5.  Essas regiões eram herdeiras do capitalismo medieval, dependente do comércio a

longa distância e das grandes indústrias de tecido e minério. Para Trevor-Roper, elas

são testemunhas da existência de um capitalismo industrial previamente ao imaginado

pelos alemães Marx, Weber e Sombart (argumento semelhante ao de Collins). Mas o

problema foi apenas transferido: porque tantos capitalistas, mas também

trabalhadores, deixaram suas pátrias, predominantemente católicas, e se deslocaram

para terras protestantes?

6.  De maneira geral, Trevor-Roper responde a essa pergunta afirmando que a imigração

ocorreu devido aos excessos da contrareforma, que correspondia ao fortalecimento da

estrutura “burocrática” da sociedade. Os imigrantes, cristãos ou católicos, antigos

moradores das cidades “livres”, base do capitalismo medieval, rejeitavam o

enrijecimento da igreja, contrapunham à “religião mecânica” um “cristianismo

primitivo”, uma devoção particular, a santificação da vida leiga. Esse “chamado leigo”

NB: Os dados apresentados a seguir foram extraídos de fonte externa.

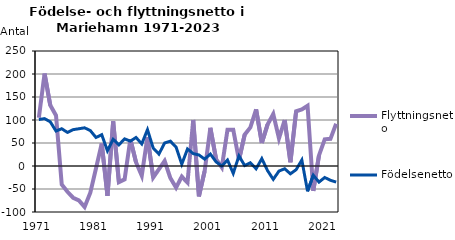
| Category | Flyttningsnetto | Födelsenetto |
|---|---|---|
| 1971 | 105 | 101 |
| 1972 | 201 | 103 |
| 1973 | 132 | 96 |
| 1974 | 110 | 76 |
| 1975 | -40 | 81 |
| 1976 | -56 | 73 |
| 1977 | -69 | 79 |
| 1978 | -75 | 81 |
| 1979 | -89 | 83 |
| 1980 | -58 | 77 |
| 1981 | -5 | 62 |
| 1982 | 49 | 68 |
| 1983 | -65 | 33 |
| 1984 | 97 | 58 |
| 1985 | -35 | 46 |
| 1986 | -29 | 59 |
| 1987 | 58 | 54 |
| 1988 | 8 | 62 |
| 1989 | -21 | 48 |
| 1990 | 63 | 79 |
| 1991 | -25 | 39 |
| 1992 | -7 | 26 |
| 1993 | 11 | 50 |
| 1994 | -26 | 54 |
| 1995 | -47 | 41 |
| 1996 | -23 | 4 |
| 1997 | -36 | 37 |
| 1998 | 100 | 27 |
| 1999 | -66 | 24 |
| 2000 | -11 | 15 |
| 2001 | 83 | 26 |
| 2002 | 15 | 9 |
| 2003 | -3 | 0 |
| 2004 | 79 | 13 |
| 2005 | 79 | -16 |
| 2006 | 13 | 22 |
| 2007 | 68 | 1 |
| 2008 | 84 | 7 |
| 2009 | 123 | -6 |
| 2010 | 50 | 16 |
| 2011 | 90 | -10 |
| 2012 | 113 | -29 |
| 2013 | 60 | -11 |
| 2014 | 100 | -6 |
| 2015 | 8 | -17 |
| 2016 | 119 | -8 |
| 2017 | 123 | 13 |
| 2018 | 131 | -55 |
| 2019 | -54 | -20 |
| 2020 | 23 | -35 |
| 2021 | 58 | -25 |
| 2022 | 59 | -31 |
| 2023 | 92 | -35 |
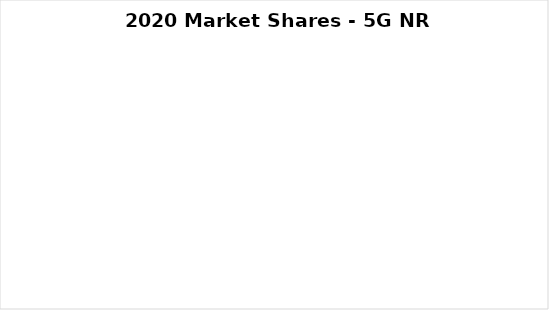
| Category | Series 0 |
|---|---|
| Ericsson | 0 |
| Fujitsu | 0 |
| Huawei | 0 |
| NEC | 0 |
| Nokia | 0 |
| Samsung | 0 |
| ZTE | 0 |
| Other | 0 |
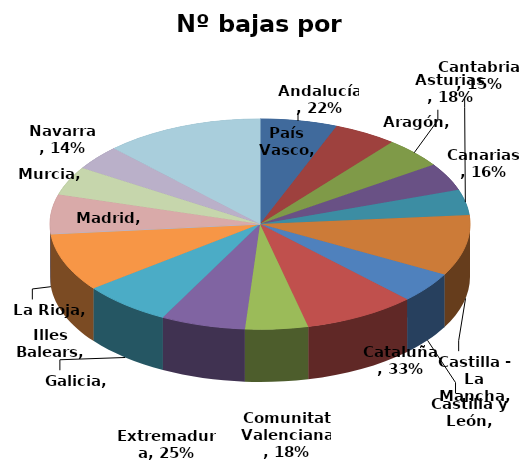
| Category | Nº bajas por enfermedad |
|---|---|
| Andalucía | 0.224 |
| Aragón | 0.183 |
| Asturias | 0.176 |
| Canarias | 0.16 |
| Cantabria | 0.148 |
| Castilla - La Mancha | 0.353 |
| Castilla y León | 0.177 |
| Cataluña | 0.327 |
| Comunitat Valenciana | 0.182 |
| Extremadura | 0.246 |
| Galicia | 0.26 |
| Illes Balears | 0.339 |
| La Rioja | 0 |
| Madrid | 0.228 |
| Murcia | 0.167 |
| Navarra | 0.143 |
| País Vasco | 0.462 |
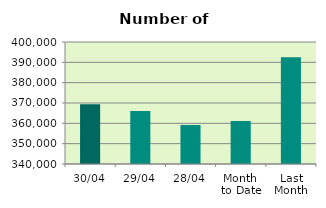
| Category | Series 0 |
|---|---|
| 30/04 | 369376 |
| 29/04 | 366066 |
| 28/04 | 359204 |
| Month 
to Date | 361123.368 |
| Last
Month | 392496.174 |

foi relacionado por Weber ao protestantismo. Trevor-Roper entende que Weber

acertou ao ver no chamado um componente essencial do capitalismo, mas errou ao

imaginá-lo protestante. Trevor-Roper denomina o ethos desses imigrantes, por causa

de Erasmo, que exaltara a piedade real dos leigos, erasmianismo. Weber, assim, teria

invertido o problema: a novidade não estava nos novos empreendedores capitalistas,

mas nas razões que levaram à sua emigração.

Em suma: Não foi o protestantismo que criou o empreendedorismo capitalista racional, mas

sim a contrareforma que o expulsou da sociedade. Mas, de modo um pouco similar a Collins

(“o ethos protestante sem protestantismo”), havia uma modo de pensar e agir, um ethos, o

erasmianismo, que levou à forte oposição dos primeiros capitalistas à contrareforma e sua

consequente emigração e expansão do capitalismo moderno (Trevor-Roper, em uma nota ao

pé da página 80, expande a argumentação para a ciência).